Che si sia o no credenti, la giovane Agata, vissuta nel terzo secolo d.c., non può non suscitare l’ammirazione di chi crede che la dignità di ognuno vada al di là delle convinzioni religiose o politiche e dunque merita rispetto e ammirazione chi, per difendere la propria dignità e i propri valori, arriva al sacrificio supremo della vita, come ha fatto appunto Agata.
Di lei spesso si sottolinea solo la testimonianza di fede religiosa, ma ci sembra importante evidenziare anche il suo grandissimo spessore umano, la sua modernità.

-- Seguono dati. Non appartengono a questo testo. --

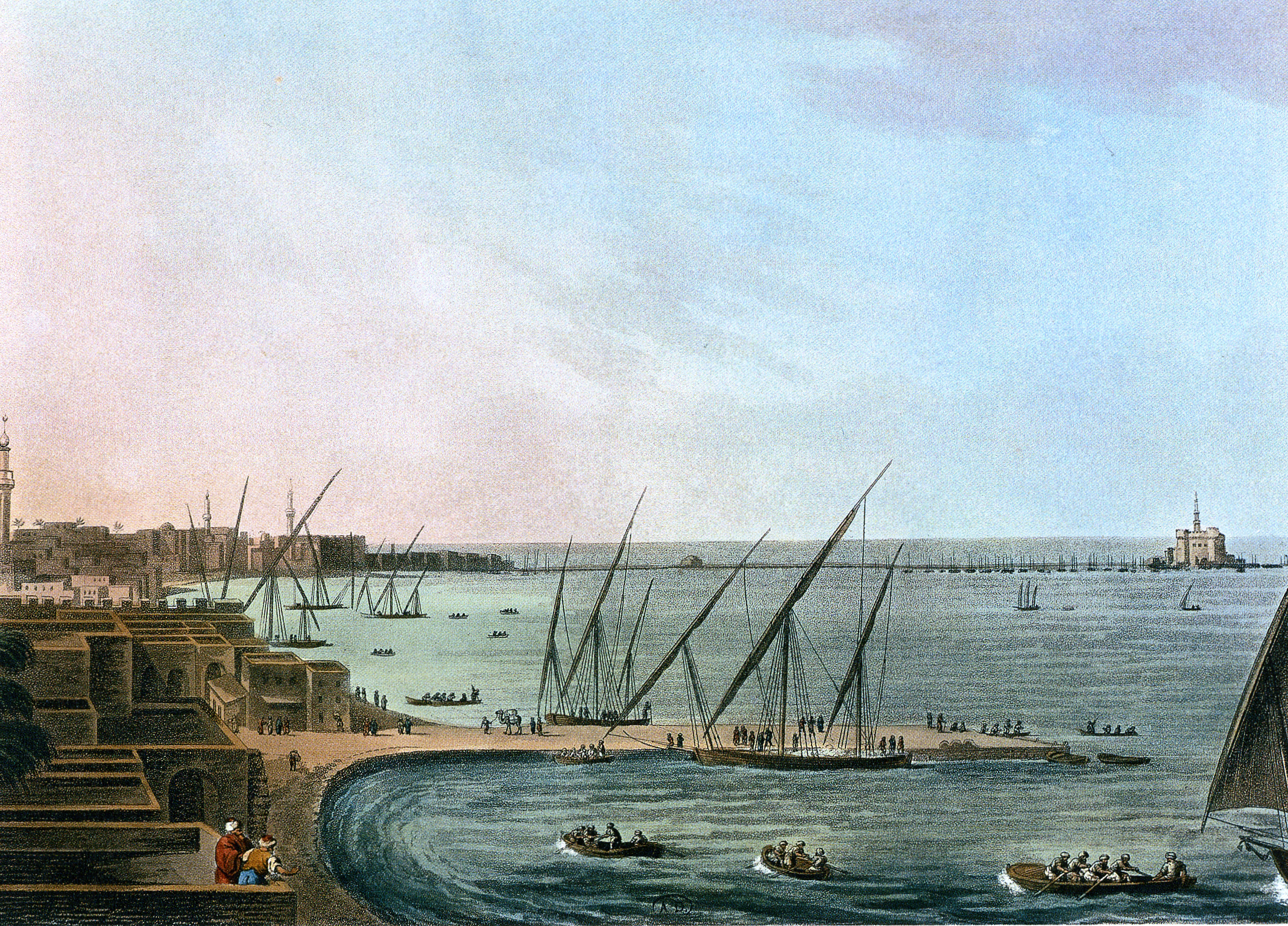 La ville d'Alexandrie et le phare.

Con l’avvicinarsi del 5 febbraio, nella nostra città assistiamo ad espressioni di devozione sia sacre che, spesso, profane.
Duole dire che la sua modernità, il suo essere un modello anche per le donne del XXI secolo, sfugge troppo spesso alla maggioranza dei devoti, e anche delle devote. Ciò che vogliamo sottolineare è che Agata seppe opporsi allo stesso tempo al maschio e al potente prevaricatori.
Come può essere oggi di esempio alle giovani donne catanesi e non solo? In una città con uno dei più alti tassi di evasione scolastica si legge di padri che non mandano a scuola le figlie adolescenti perché i loro fidanzati si oppongono. Padri che hanno abdicato al loro ruolo, al loro dovere di educatori, condannando le figlie a una vita di ignoranza e di sottomissione.
Ecco, Agata può essere da esempio a tutte queste giovani, dando loro la forza di ribellarsi a questo stato di cose per conquistare la propria indipendenza e un futuro migliore.
Speriamo in questo miracolo.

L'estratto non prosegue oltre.